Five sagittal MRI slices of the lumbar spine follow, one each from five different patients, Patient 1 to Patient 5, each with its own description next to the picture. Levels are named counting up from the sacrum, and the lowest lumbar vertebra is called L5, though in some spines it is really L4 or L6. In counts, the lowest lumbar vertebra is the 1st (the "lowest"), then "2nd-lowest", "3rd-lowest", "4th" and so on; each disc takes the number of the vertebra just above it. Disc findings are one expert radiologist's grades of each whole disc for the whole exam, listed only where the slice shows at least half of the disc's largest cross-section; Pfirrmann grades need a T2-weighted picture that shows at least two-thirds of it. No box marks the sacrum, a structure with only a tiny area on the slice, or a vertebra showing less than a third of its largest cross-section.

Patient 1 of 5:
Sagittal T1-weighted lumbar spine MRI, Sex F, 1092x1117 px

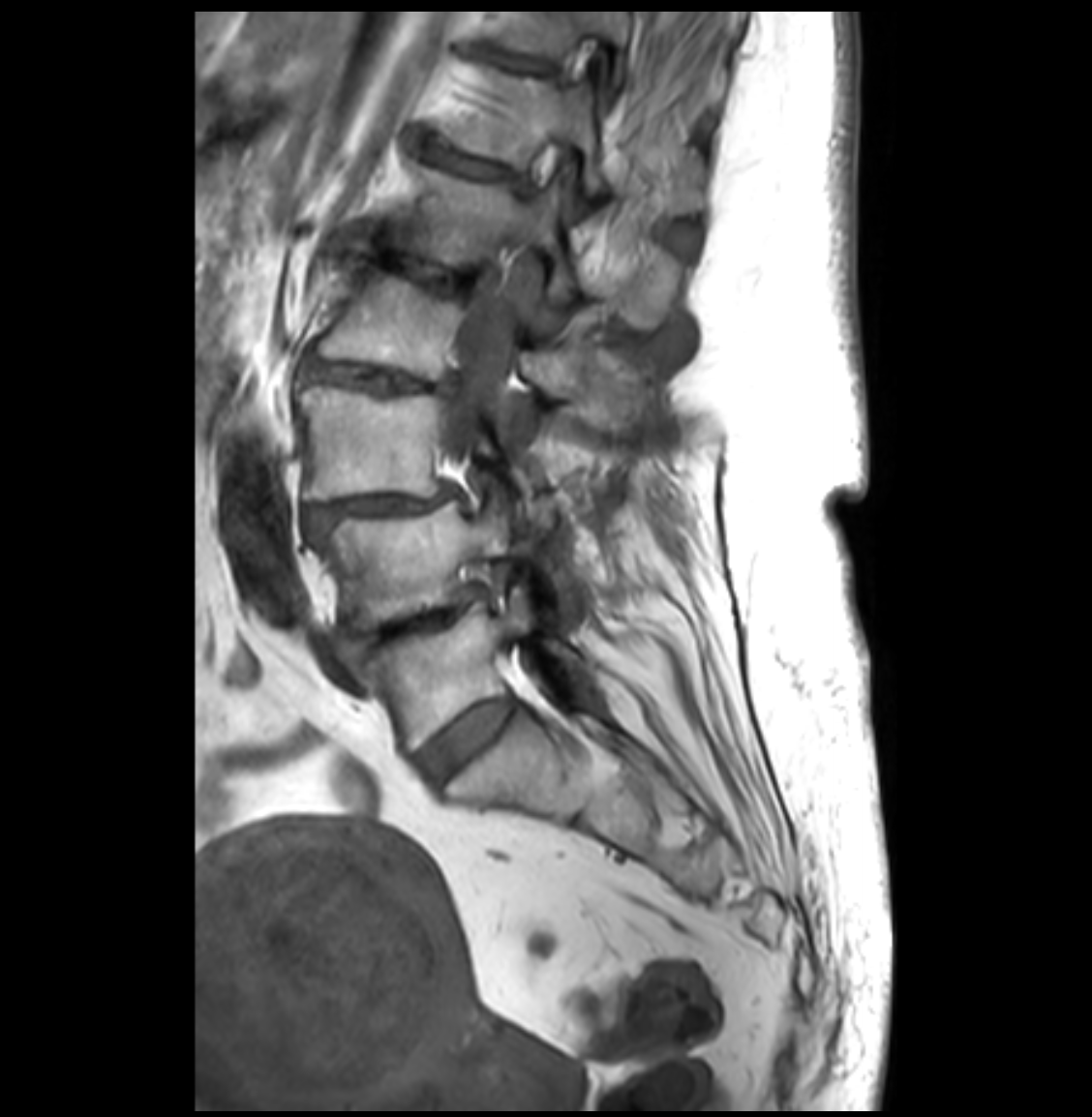
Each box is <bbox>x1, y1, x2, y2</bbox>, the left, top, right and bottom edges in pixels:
L2: <bbox>319, 260, 619, 395</bbox>.
Disc L3/L4: <bbox>307, 488, 452, 528</bbox>.
T11/T12: <bbox>498, 54, 553, 73</bbox>.
Disc L1/L2: <bbox>358, 244, 489, 286</bbox>.
L5/S1: <bbox>417, 698, 516, 782</bbox>.
L4/L5: <bbox>349, 590, 477, 650</bbox>.
Disc L2/L3: <bbox>302, 349, 457, 397</bbox>.
Disc T12/L1: <bbox>422, 143, 513, 180</bbox>.
L3: <bbox>297, 385, 499, 500</bbox>.
L5: <bbox>363, 586, 579, 747</bbox>.
L1: <bbox>385, 161, 682, 330</bbox>.
Spinal canal: <bbox>453, 132, 569, 456</bbox>.
T11 vertebra: <bbox>500, 12, 723, 101</bbox>.
T12 vertebra: <bbox>437, 67, 704, 215</bbox>.
L4 vertebra: <bbox>312, 498, 513, 627</bbox>.

Expert MSK radiologist gradings (per disc):
• L2/L3: upper-endplate change, disc narrowing, disc bulging, lower-endplate change
• L3/L4: spondylolisthesis, disc bulging, disc narrowing
• L1/L2: disc narrowing, lower-endplate change, disc bulging, upper-endplate change
• L4/L5: disc bulging, disc narrowing
• L5/S1: no Modic or endplate change, herniation, narrowing, bulging or spondylolisthesis recorded

Patient 2 of 5:
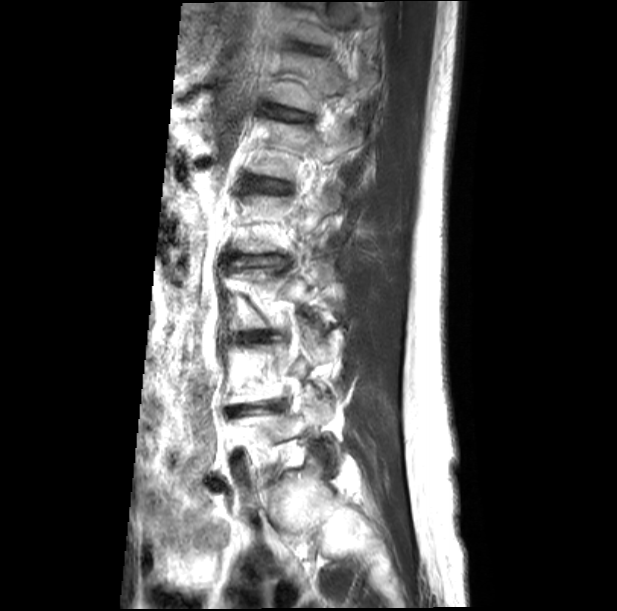

Sex M, Lumbar spine MR, T2-weighted, sagittal, Slice 18 of 21
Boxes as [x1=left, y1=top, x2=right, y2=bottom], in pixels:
IVD T12/L1: [x1=272, y1=106, x2=312, y2=120]
IVD L3/L4: [x1=242, y1=332, x2=268, y2=340]
T11 vertebra: [x1=295, y1=2, x2=379, y2=45]
T12: [x1=272, y1=53, x2=376, y2=113]
L2/L3: [x1=240, y1=256, x2=289, y2=266]
IVD T11/T12: [x1=299, y1=44, x2=324, y2=52]
L1/L2: [x1=252, y1=180, x2=286, y2=192]
L4/L5: [x1=228, y1=402, x2=285, y2=416]
L1 vertebra: [x1=249, y1=121, x2=364, y2=179]

Expert MSK radiologist gradings (per disc):
• T12/L1: disc narrowing, lower-endplate change, upper-endplate change, disc bulging

Patient 3 of 5:
T2 SPACE (3D) sagittal MRI of the lumbar spine. 
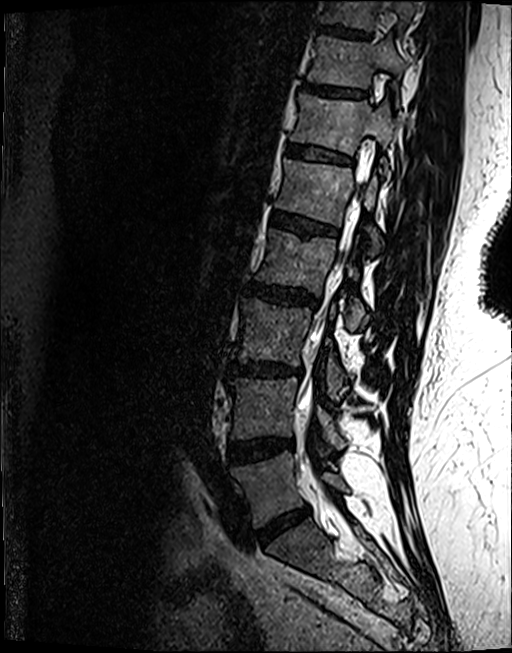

▸ Task instructions
Give back every entry word for word, and drop the pictures as you go.

▸ Solution
Five sagittal MRI slices of the lumbar spine follow, one each from five different patients, Patient 1 to Patient 5, each with its own description next to the picture. Levels are named counting up from the sacrum, and the lowest lumbar vertebra is called L5, though in some spines it is really L4 or L6. In counts, the lowest lumbar vertebra is the 1st (the "lowest"), then "2nd-lowest", "3rd-lowest", "4th" and so on; each disc takes the number of the vertebra just above it. Disc findings are one expert radiologist's grades of each whole disc for the whole exam, listed only where the slice shows at least half of the disc's largest cross-section; Pfirrmann grades need a T2-weighted picture that shows at least two-thirds of it. No box marks the sacrum, a structure with only a tiny area on the slice, or a vertebra showing less than a third of its largest cross-section.

Patient 1 of 5:
Sagittal T1-weighted lumbar spine MRI, Sex F, 1092x1117 px

Each box is <bbox>x1, y1, x2, y2</bbox>, the left, top, right and bottom edges in pixels:
L2: <bbox>319, 260, 619, 395</bbox>.
Disc L3/L4: <bbox>307, 488, 452, 528</bbox>.
T11/T12: <bbox>498, 54, 553, 73</bbox>.
Disc L1/L2: <bbox>358, 244, 489, 286</bbox>.
L5/S1: <bbox>417, 698, 516, 782</bbox>.
L4/L5: <bbox>349, 590, 477, 650</bbox>.
Disc L2/L3: <bbox>302, 349, 457, 397</bbox>.
Disc T12/L1: <bbox>422, 143, 513, 180</bbox>.
L3: <bbox>297, 385, 499, 500</bbox>.
L5: <bbox>363, 586, 579, 747</bbox>.
L1: <bbox>385, 161, 682, 330</bbox>.
Spinal canal: <bbox>453, 132, 569, 456</bbox>.
T11 vertebra: <bbox>500, 12, 723, 101</bbox>.
T12 vertebra: <bbox>437, 67, 704, 215</bbox>.
L4 vertebra: <bbox>312, 498, 513, 627</bbox>.

Expert MSK radiologist gradings (per disc):
• L2/L3: upper-endplate change, disc narrowing, disc bulging, lower-endplate change
• L3/L4: spondylolisthesis, disc bulging, disc narrowing
• L1/L2: disc narrowing, lower-endplate change, disc bulging, upper-endplate change
• L4/L5: disc bulging, disc narrowing
• L5/S1: no Modic or endplate change, herniation, narrowing, bulging or spondylolisthesis recorded

Patient 2 of 5:

Sex M, Lumbar spine MR, T2-weighted, sagittal, Slice 18 of 21
Boxes as [x1=left, y1=top, x2=right, y2=bottom], in pixels:
IVD T12/L1: [x1=272, y1=106, x2=312, y2=120]
IVD L3/L4: [x1=242, y1=332, x2=268, y2=340]
T11 vertebra: [x1=295, y1=2, x2=379, y2=45]
T12: [x1=272, y1=53, x2=376, y2=113]
L2/L3: [x1=240, y1=256, x2=289, y2=266]
IVD T11/T12: [x1=299, y1=44, x2=324, y2=52]
L1/L2: [x1=252, y1=180, x2=286, y2=192]
L4/L5: [x1=228, y1=402, x2=285, y2=416]
L1 vertebra: [x1=249, y1=121, x2=364, y2=179]

Expert MSK radiologist gradings (per disc):
• T12/L1: disc narrowing, lower-endplate change, upper-endplate change, disc bulging

Patient 3 of 5:
T2 SPACE (3D) sagittal MRI of the lumbar spine. 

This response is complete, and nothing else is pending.